Just another comment from an anonymous message board poster with no way of verifying that they even own NYMt. One thing is true however, the poster has blind faith in the company without knowing anything about their business. Probably owned Kodak and Kmart and just trusted the market.
Kee, there are plenty of commentators who write about the different relationships in the market. They have the benefit of having studied market history, economic stats, fundamental earnings trends and current sophisticated trading strategies which are impacting the market. Most are saying we still have more decline to come. They write that bear markets don't just end with a violent bear market rally.
One thing I was thinking about was the strength in the dollar. It has gone up plenty and we know that trees don't grow to the sky.
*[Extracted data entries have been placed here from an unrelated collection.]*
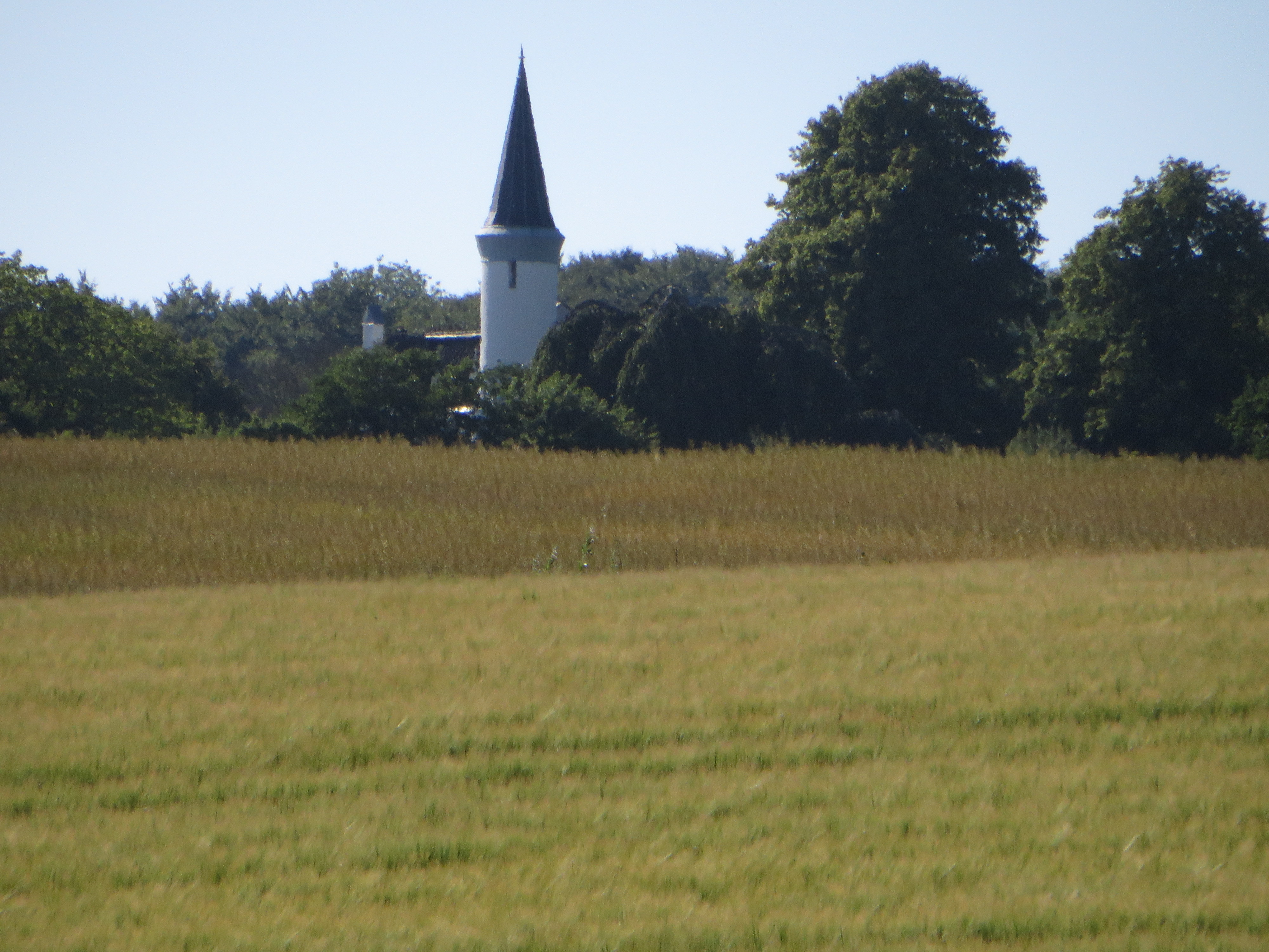 Hof Buskmose aus der Ferne (Region der Flensburger Förde 3 Juli 2018), Bild 01
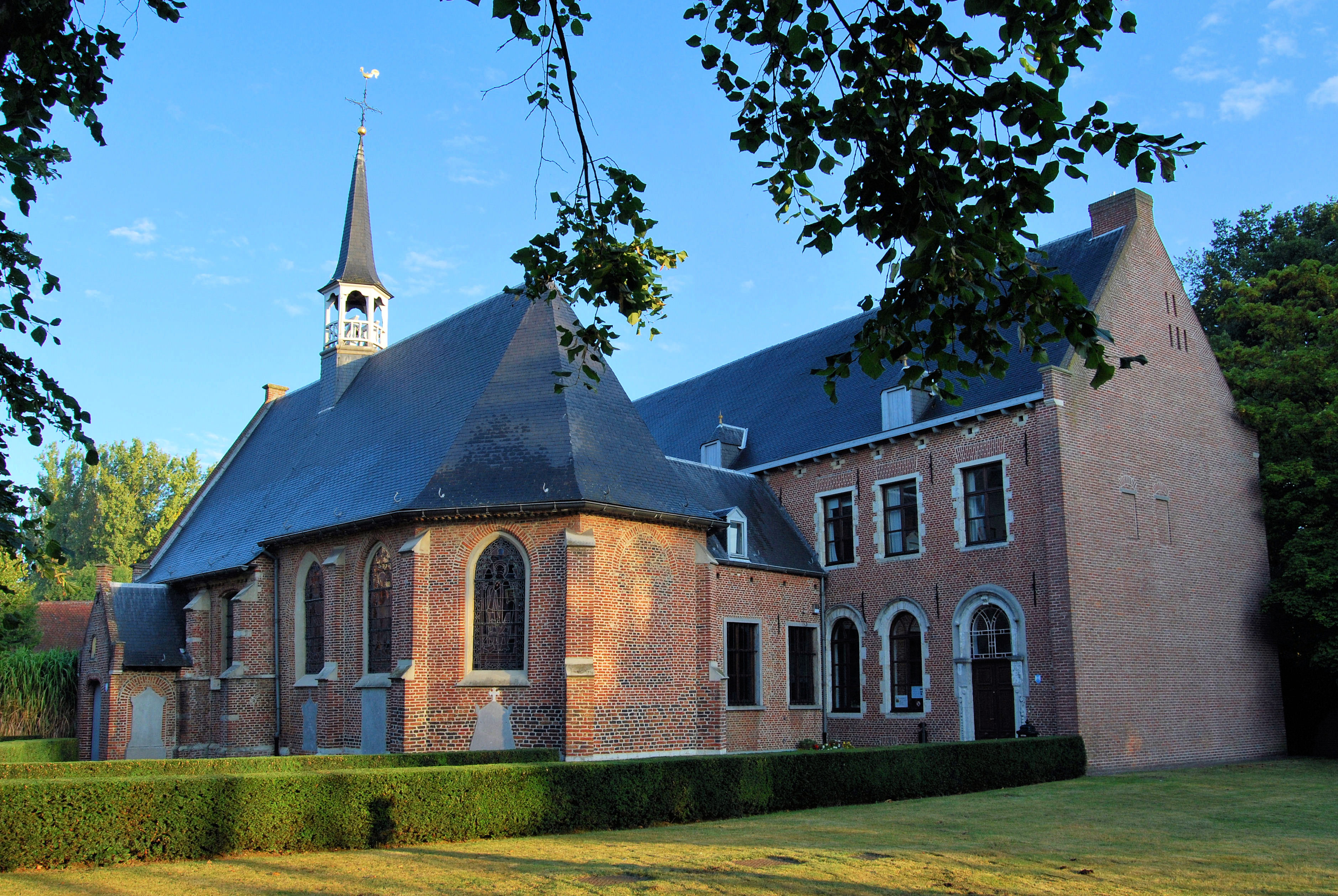 Ziekenhuis Sint-Elisabeth, het oud gasthuis aan de Kleine Nete is een van de twee plekken waar de Stad Herentals ontstond
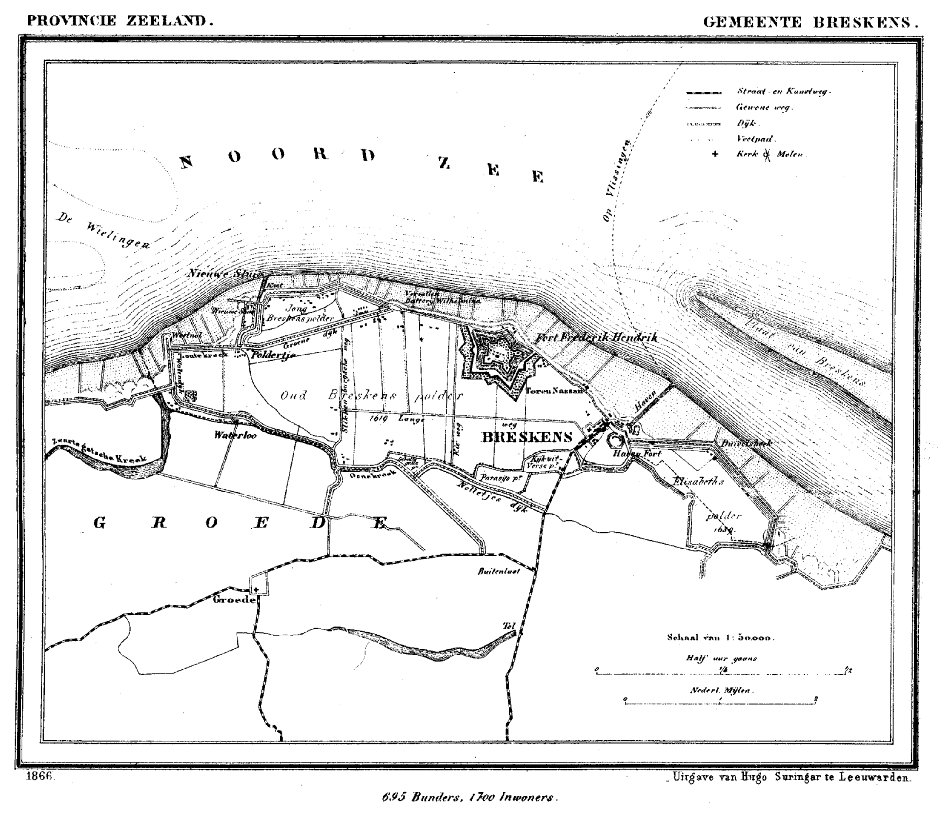 Gemeente Breskens, Zeeland, Nederland
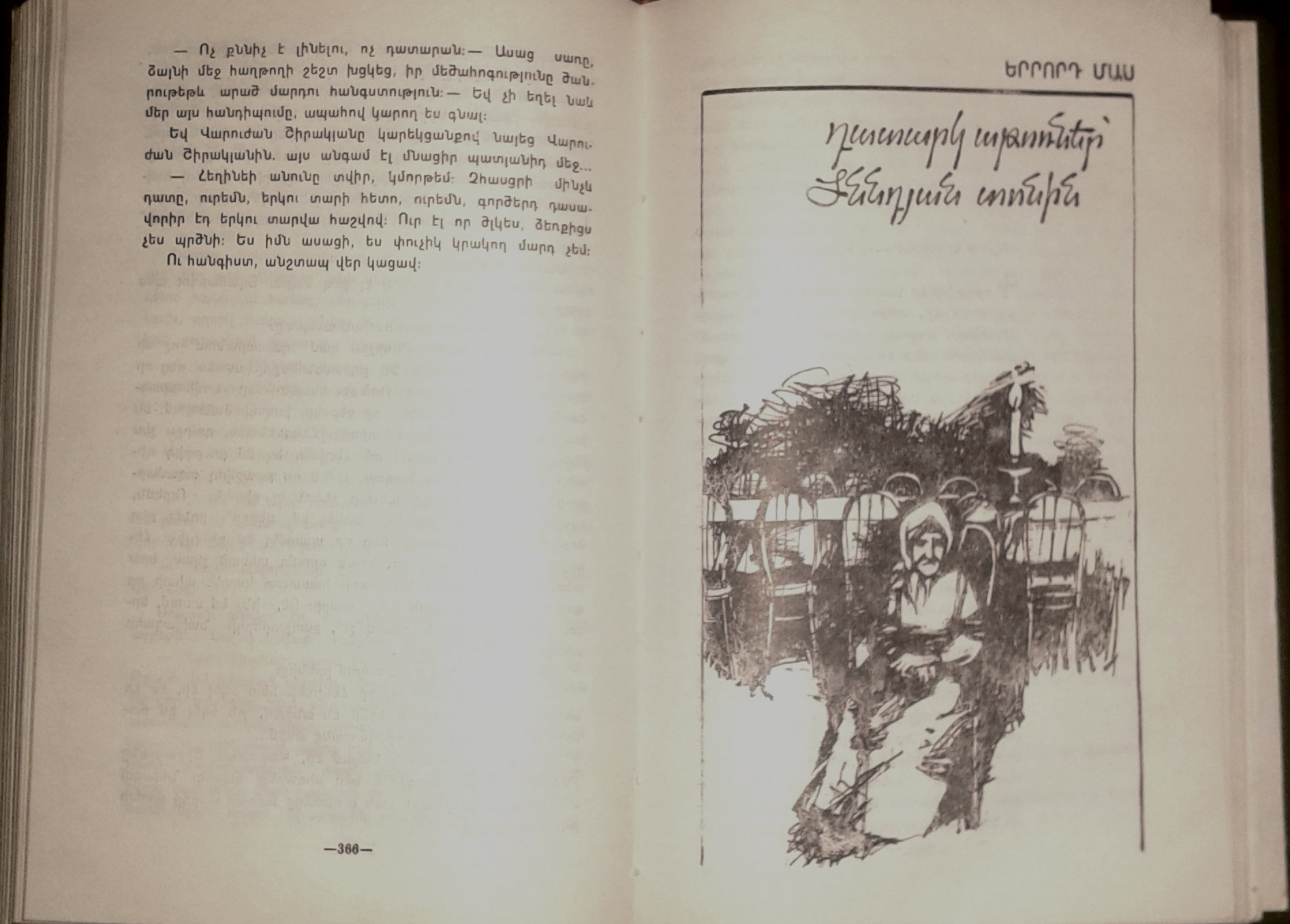 Կրակե շապիկ գրքի երրորդ մաս
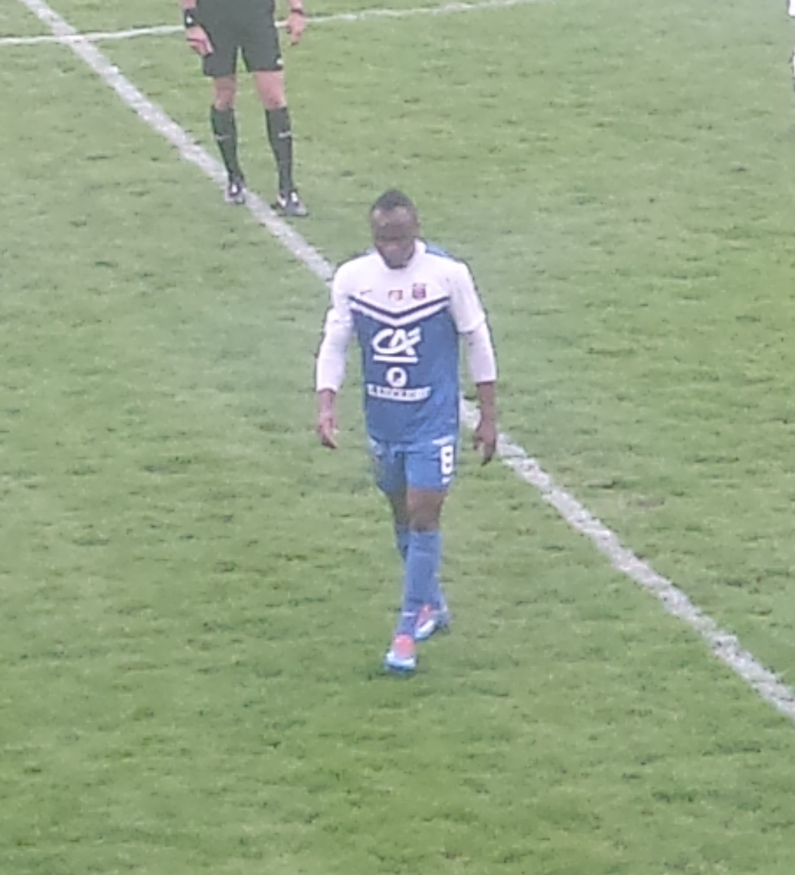 Pascal Razakanantenaina lors du match Arras / Romorantin, le 25 avril 2015, au Stade Degouve-Brabant d'Arras, comptant pour la vingt-sixième journée du championnat de France amateur de football ou CFA (quatrième division française).
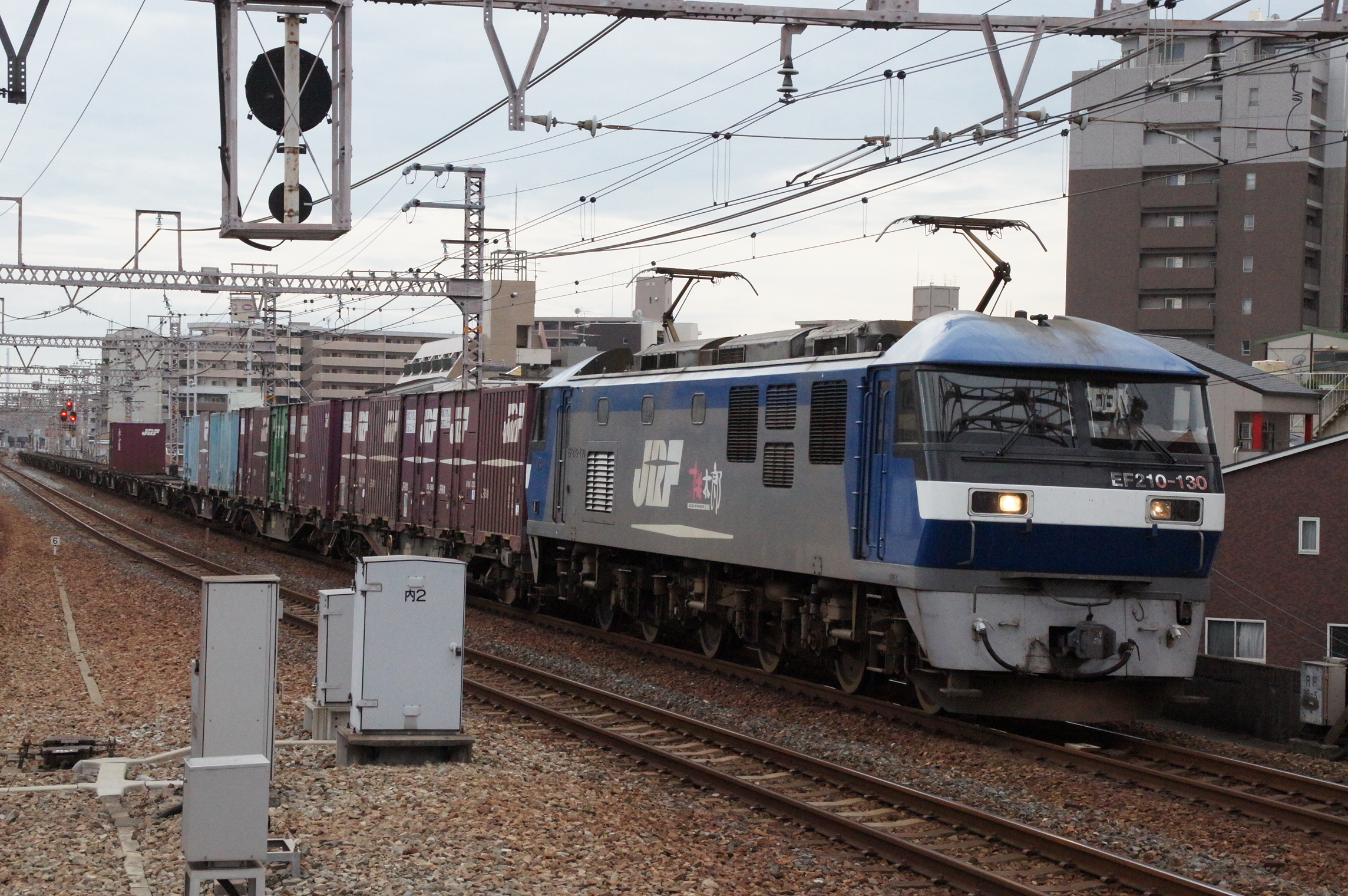 JR貨物 EF210形（梅田貨物線）

When the dollar starts to reverse that is when oil is going to reverse and because so many funds are long the dollar, the reversal could be significant and lead the supply/demand fundamentals.
since many are trying to determine whether there is a bottom, here is a piece I saw today:
On Wednesday, the S&P 500 probed below the August 2015 and October 2014 lows a
t 1867 and 1820 on the move down to 1812. This intra-day drop of 3.67% did not trigger an intra-day NYSE ARMS panic reading of 2.0 or more and we have not gotten any closing ARMS above 2.0. This suggests that the decline was orderly and not capitulation. This is unlike the late September and late August lows of 1872-1867, which coincided with panic readings for daily closing ARMS of 2.0 or more
I have heard of the ARMS reading but don't know where that is published regularly.
Exactly. The average stock is down more than 20% so those who keep pretending that there is no damage because the market-weighted averages have held up are just mistaken. Apple reports on Tuesday. It could save the market for now, or it could restart the decline. Let's be clear, some stocks have still turned in good results, like VZ as Bob mentioned. Some sectors are better insulated than others.